* **What the task requires**: Write all of the entries out again exactly, but not the images.

* **Dataset excerpts**:
***

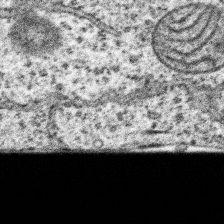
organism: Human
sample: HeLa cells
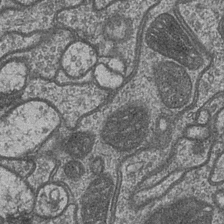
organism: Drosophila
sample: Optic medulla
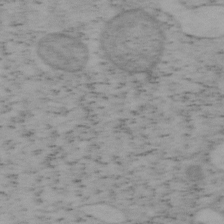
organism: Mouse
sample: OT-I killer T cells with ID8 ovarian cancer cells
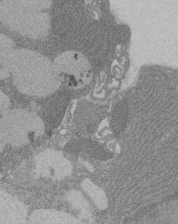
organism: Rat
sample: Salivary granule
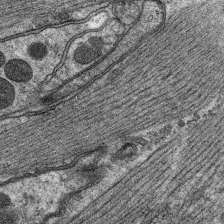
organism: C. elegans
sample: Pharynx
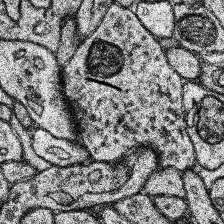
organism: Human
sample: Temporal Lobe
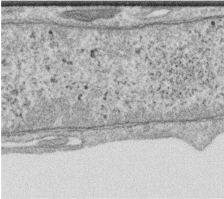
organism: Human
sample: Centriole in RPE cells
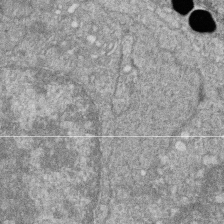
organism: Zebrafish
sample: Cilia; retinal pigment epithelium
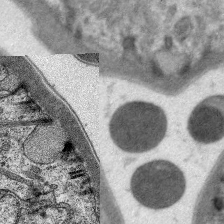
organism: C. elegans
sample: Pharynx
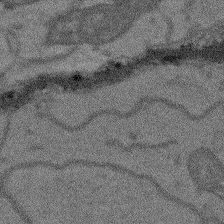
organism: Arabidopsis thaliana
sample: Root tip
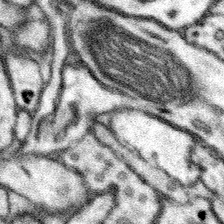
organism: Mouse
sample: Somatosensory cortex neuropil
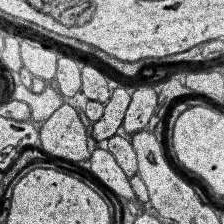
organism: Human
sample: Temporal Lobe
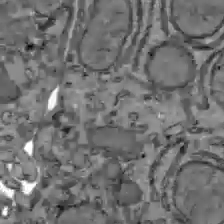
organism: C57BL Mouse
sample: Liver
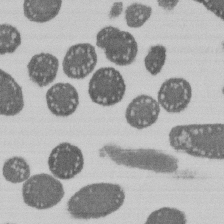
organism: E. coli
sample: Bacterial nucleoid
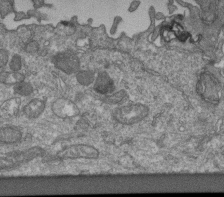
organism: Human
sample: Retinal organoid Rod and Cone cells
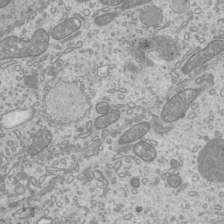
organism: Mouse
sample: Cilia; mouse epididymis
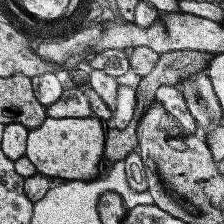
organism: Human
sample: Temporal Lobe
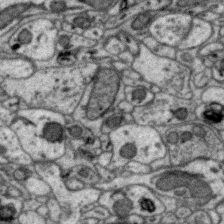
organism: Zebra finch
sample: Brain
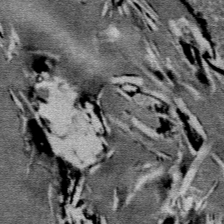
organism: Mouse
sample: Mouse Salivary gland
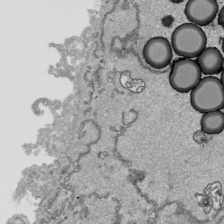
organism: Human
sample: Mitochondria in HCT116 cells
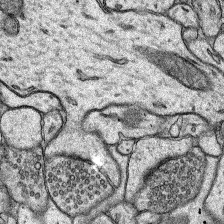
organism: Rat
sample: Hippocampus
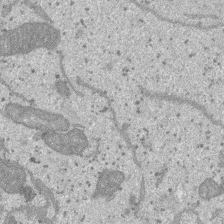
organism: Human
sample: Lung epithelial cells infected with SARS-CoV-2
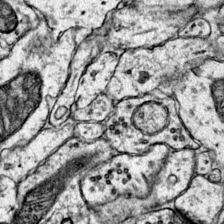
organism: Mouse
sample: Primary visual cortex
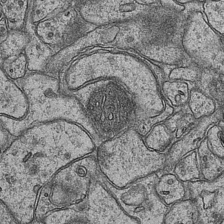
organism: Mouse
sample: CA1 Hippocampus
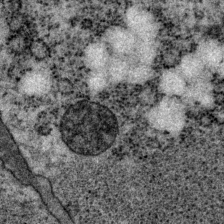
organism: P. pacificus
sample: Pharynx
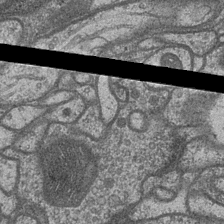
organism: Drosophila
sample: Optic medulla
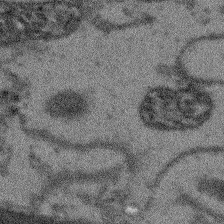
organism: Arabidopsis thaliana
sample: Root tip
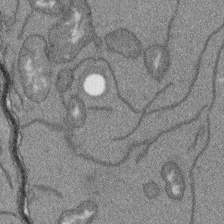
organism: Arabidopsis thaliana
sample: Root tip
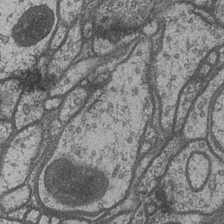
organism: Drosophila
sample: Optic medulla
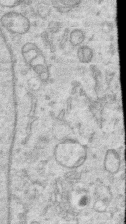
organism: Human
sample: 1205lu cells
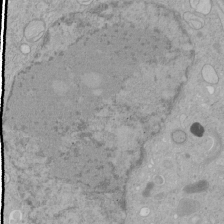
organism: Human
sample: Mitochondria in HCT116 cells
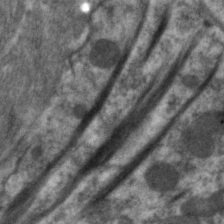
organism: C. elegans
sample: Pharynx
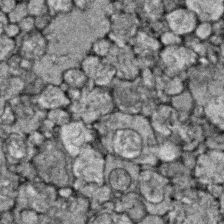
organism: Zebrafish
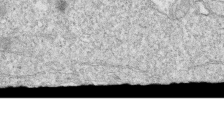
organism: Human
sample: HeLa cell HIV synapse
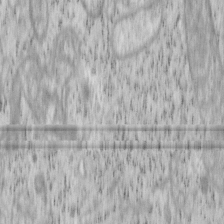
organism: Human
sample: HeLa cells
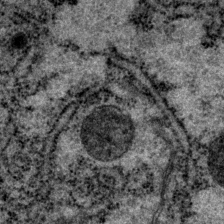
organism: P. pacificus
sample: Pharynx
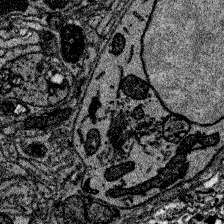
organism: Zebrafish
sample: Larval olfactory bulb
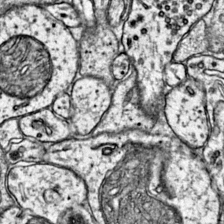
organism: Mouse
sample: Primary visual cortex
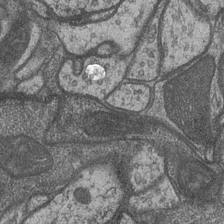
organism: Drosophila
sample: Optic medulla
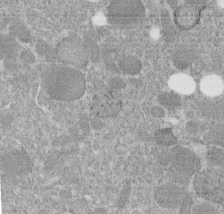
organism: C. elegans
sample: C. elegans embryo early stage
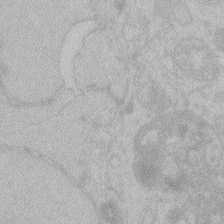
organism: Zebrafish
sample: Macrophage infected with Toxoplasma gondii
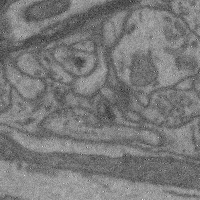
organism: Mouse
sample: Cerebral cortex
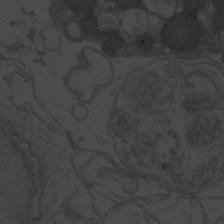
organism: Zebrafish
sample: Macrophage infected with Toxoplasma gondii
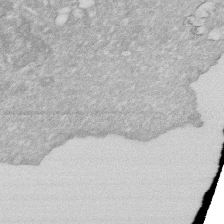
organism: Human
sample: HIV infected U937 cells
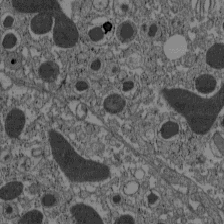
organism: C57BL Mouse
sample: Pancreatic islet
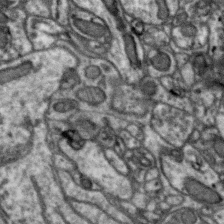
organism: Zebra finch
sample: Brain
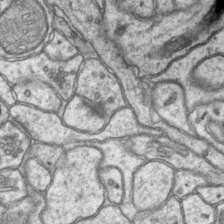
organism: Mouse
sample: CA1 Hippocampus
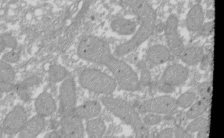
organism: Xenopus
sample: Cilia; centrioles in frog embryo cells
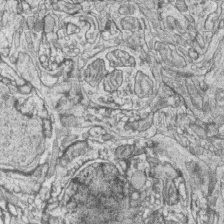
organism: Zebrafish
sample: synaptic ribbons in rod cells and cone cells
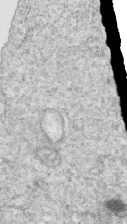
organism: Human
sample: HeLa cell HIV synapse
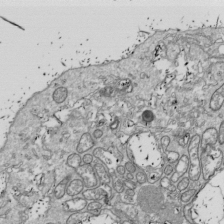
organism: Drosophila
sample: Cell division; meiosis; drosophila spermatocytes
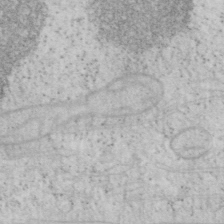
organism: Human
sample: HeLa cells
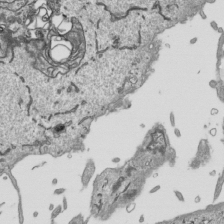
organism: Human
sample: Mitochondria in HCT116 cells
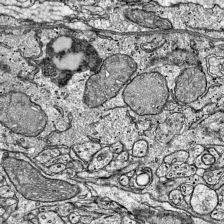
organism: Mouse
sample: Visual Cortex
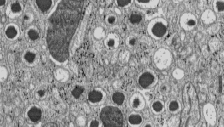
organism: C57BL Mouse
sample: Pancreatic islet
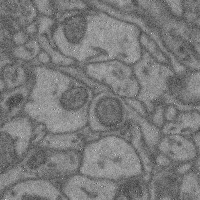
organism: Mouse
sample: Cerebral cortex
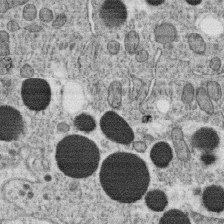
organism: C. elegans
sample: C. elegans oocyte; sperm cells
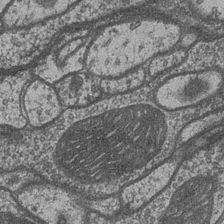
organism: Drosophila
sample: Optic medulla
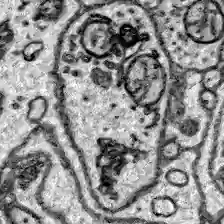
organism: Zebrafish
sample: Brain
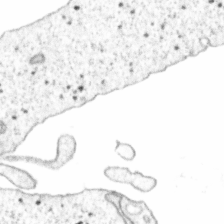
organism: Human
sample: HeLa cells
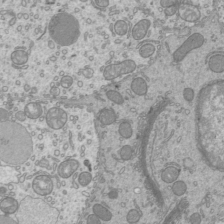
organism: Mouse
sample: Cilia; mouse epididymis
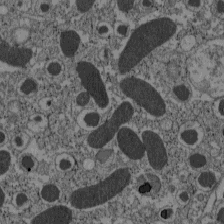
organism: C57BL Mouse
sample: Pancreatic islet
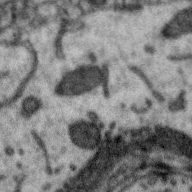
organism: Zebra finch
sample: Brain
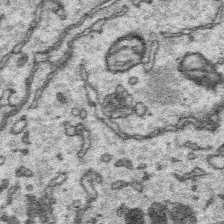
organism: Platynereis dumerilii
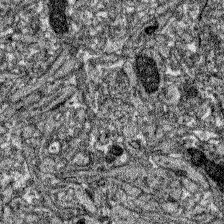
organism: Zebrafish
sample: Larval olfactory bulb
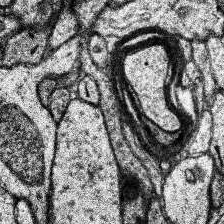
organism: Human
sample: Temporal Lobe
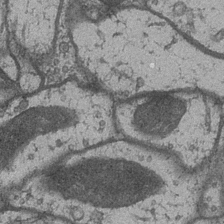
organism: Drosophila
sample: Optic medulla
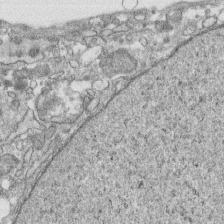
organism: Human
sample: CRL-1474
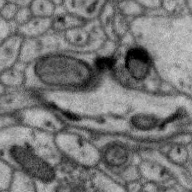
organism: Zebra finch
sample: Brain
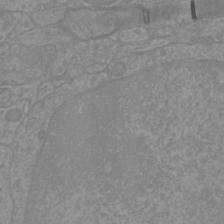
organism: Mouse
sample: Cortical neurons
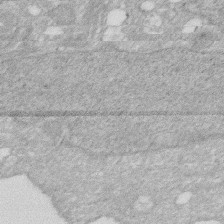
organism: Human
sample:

***

* **Output**:
organism: Human
sample: HeLa cells
organism: Drosophila
sample: Optic medulla
organism: Mouse
sample: OT-I killer T cells with ID8 ovarian cancer cells
organism: Rat
sample: Salivary granule
organism: C. elegans
sample: Pharynx
organism: Human
sample: Temporal Lobe
organism: Human
sample: Centriole in RPE cells
organism: Zebrafish
sample: Cilia; retinal pigment epithelium
organism: C. elegans
sample: Pharynx
organism: Arabidopsis thaliana
sample: Root tip
organism: Mouse
sample: Somatosensory cortex neuropil
organism: Human
sample: Temporal Lobe
organism: C57BL Mouse
sample: Liver
organism: E. coli
sample: Bacterial nucleoid
organism: Human
sample: Retinal organoid Rod and Cone cells
organism: Mouse
sample: Cilia; mouse epididymis
organism: Human
sample: Temporal Lobe
organism: Zebra finch
sample: Brain
organism: Mouse
sample: Mouse Salivary gland
organism: Human
sample: Mitochondria in HCT116 cells
organism: Rat
sample: Hippocampus
organism: Human
sample: Lung epithelial cells infected with SARS-CoV-2
organism: Mouse
sample: Primary visual cortex
organism: Mouse
sample: CA1 Hippocampus
organism: P. pacificus
sample: Pharynx
organism: Drosophila
sample: Optic medulla
organism: Arabidopsis thaliana
sample: Root tip
organism: Arabidopsis thaliana
sample: Root tip
organism: Drosophila
sample: Optic medulla
organism: Human
sample: 1205lu cells
organism: Human
sample: Mitochondria in HCT116 cells
organism: C. elegans
sample: Pharynx
organism: Zebrafish
organism: Human
sample: HeLa cell HIV synapse
organism: Human
sample: HeLa cells
organism: P. pacificus
sample: Pharynx
organism: Zebrafish
sample: Larval olfactory bulb
organism: Mouse
sample: Primary visual cortex
organism: Drosophila
sample: Optic medulla
organism: C. elegans
sample: C. elegans embryo early stage
organism: Zebrafish
sample: Macrophage infected with Toxoplasma gondii
organism: Mouse
sample: Cerebral cortex
organism: Zebrafish
sample: Macrophage infected with Toxoplasma gondii
organism: Human
sample: HIV infected U937 cells
organism: C57BL Mouse
sample: Pancreatic islet
organism: Zebra finch
sample: Brain
organism: Mouse
sample: CA1 Hippocampus
organism: Xenopus
sample: Cilia; centrioles in frog embryo cells
organism: Zebrafish
sample: synaptic ribbons in rod cells and cone cells
organism: Human
sample: HeLa cell HIV synapse
organism: Drosophila
sample: Cell division; meiosis; drosophila spermatocytes
organism: Human
sample: HeLa cells
organism: Human
sample: Mitochondria in HCT116 cells
organism: Mouse
sample: Visual Cortex
organism: C57BL Mouse
sample: Pancreatic islet
organism: Mouse
sample: Cerebral cortex
organism: C. elegans
sample: C. elegans oocyte; sperm cells
organism: Drosophila
sample: Optic medulla
organism: Zebrafish
sample: Brain
organism: Human
sample: HeLa cells
organism: Mouse
sample: Cilia; mouse epididymis
organism: C57BL Mouse
sample: Pancreatic islet
organism: Zebra finch
sample: Brain
organism: Platynereis dumerilii
organism: Zebrafish
sample: Larval olfactory bulb
organism: Human
sample: Temporal Lobe
organism: Drosophila
sample: Optic medulla
organism: Human
sample: CRL-1474
organism: Zebra finch
sample: Brain
organism: Mouse
sample: Cortical neurons
organism: Human
sample:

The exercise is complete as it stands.